# Breakthrough edge AI inference performance using NorthPole in 3U VPX form factor

Filipp Akopyan, William P. Risk, John V. Arthur, Andrew S. Cassidy, Michael V. Debole, Carlos Ortega Otero, Jun Sawada, Evan Colgan, Michael E. Criscolo, Phillip V. Mann, Heinz Baier, Kai Schleupen, Arnon Amir, Alexander Andreopoulos, Rathinakumar Appuswamy, Deepika Bablani, Peter J. Carlson, Pallab Datta, Steven K. Esser, Myron D. Flickner, Rajamohan Gandhasri, Guillaume J. Garreau, Megumi Ito, Jennifer L. Klamo, Jeffrey A. Kusnitz, Nathaniel J. McClatchey, Neil McGlohon, Jeffrey L. McKinstry, Yutaka Nakamura, Tapan K. Nayak, Jay Sivagnaname, Daniel F. Smith, Rafael Sousa, Brian Taba, Ignacio Terrizzano, Takanori Ueda, Dharmendra S. Modha\*

> *IBM Research* \*dmodha@us.ibm.com

*Abstract*—We present preliminary results demonstrating AI (artificial intelligence) inference using the IBM AIU NorthPole Chip [1], [2] incorporated into a compact, rugged 3U VPX form factor module (NP-VPX) [3]. NP-VPX allows NorthPole to be used in edge applications with stringent cooling requirements, high-speed switch fabrics, and rugged environments. NP-VPX processes 965 frames per second (fps) with a Yolo-v4 network with  $640 \times 640$  pixel images at 73.5 W at full-precision accuracy, achieving 13.2 frames / J (fps / W). NP-VPX processes over 40,300 fps with a ResNet-50 network with  $224 \times 224$  pixel images at 65.9 W at full-precision accuracy, achieving 611 frames/J.

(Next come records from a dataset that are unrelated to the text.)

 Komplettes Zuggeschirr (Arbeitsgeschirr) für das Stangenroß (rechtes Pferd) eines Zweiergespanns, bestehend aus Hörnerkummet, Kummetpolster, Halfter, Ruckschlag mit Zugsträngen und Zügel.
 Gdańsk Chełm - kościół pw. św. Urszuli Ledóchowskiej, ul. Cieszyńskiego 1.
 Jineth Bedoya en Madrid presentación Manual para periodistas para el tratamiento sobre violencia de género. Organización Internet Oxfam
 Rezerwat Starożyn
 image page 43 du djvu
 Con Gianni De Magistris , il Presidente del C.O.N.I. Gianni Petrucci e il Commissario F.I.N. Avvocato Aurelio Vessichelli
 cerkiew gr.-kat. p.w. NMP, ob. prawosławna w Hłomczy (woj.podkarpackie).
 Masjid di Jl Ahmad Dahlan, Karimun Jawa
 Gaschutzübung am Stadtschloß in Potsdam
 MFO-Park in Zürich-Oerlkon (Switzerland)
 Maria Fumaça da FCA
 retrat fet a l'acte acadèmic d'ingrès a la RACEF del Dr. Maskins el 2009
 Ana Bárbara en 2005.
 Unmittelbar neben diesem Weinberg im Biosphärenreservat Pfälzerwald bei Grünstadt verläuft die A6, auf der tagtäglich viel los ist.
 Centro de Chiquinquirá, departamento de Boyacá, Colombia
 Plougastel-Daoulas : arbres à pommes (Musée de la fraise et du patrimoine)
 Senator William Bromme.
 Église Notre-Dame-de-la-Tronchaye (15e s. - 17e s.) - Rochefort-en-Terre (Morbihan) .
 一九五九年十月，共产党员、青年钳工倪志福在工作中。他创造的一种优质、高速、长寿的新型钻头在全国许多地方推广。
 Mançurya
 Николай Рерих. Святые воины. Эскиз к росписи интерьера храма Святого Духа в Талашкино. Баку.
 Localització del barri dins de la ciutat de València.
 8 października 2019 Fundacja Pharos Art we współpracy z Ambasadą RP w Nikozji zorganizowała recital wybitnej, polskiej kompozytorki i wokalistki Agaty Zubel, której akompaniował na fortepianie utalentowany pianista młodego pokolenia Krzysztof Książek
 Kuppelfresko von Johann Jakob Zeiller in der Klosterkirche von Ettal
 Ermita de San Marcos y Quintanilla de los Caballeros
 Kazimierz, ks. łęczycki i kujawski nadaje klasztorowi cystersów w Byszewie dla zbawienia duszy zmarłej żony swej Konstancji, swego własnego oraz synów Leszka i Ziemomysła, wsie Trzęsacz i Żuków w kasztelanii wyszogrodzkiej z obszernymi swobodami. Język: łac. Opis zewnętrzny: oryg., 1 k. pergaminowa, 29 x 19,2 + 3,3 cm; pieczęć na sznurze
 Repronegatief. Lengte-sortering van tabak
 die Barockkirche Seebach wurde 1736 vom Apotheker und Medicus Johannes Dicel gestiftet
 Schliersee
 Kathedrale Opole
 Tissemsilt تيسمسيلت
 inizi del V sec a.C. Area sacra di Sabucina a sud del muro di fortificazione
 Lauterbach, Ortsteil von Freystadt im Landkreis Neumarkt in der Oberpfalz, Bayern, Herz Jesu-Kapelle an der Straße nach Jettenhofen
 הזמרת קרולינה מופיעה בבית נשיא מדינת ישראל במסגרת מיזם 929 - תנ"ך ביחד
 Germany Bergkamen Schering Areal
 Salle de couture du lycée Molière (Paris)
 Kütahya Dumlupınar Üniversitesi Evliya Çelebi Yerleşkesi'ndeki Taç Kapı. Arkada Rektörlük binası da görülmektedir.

*Index Terms*—VPX, AI accelerator, Yolo, ResNet, HPEC

#### I. INTRODUCTION

Today, high-performance AI runs primarily in the datacenter and—while training may remain there—great opportunity exists to migrate inference out to the edge, reducing transmission energy as well as bandwidth, mitigating concerns regarding privacy as well as security, and enabling previously impossible applications. To enable inference outside the datacenter, users need AI accelerators with both high performance and high energy efficiency, embodied in a form factor optimized for deployment at the edge.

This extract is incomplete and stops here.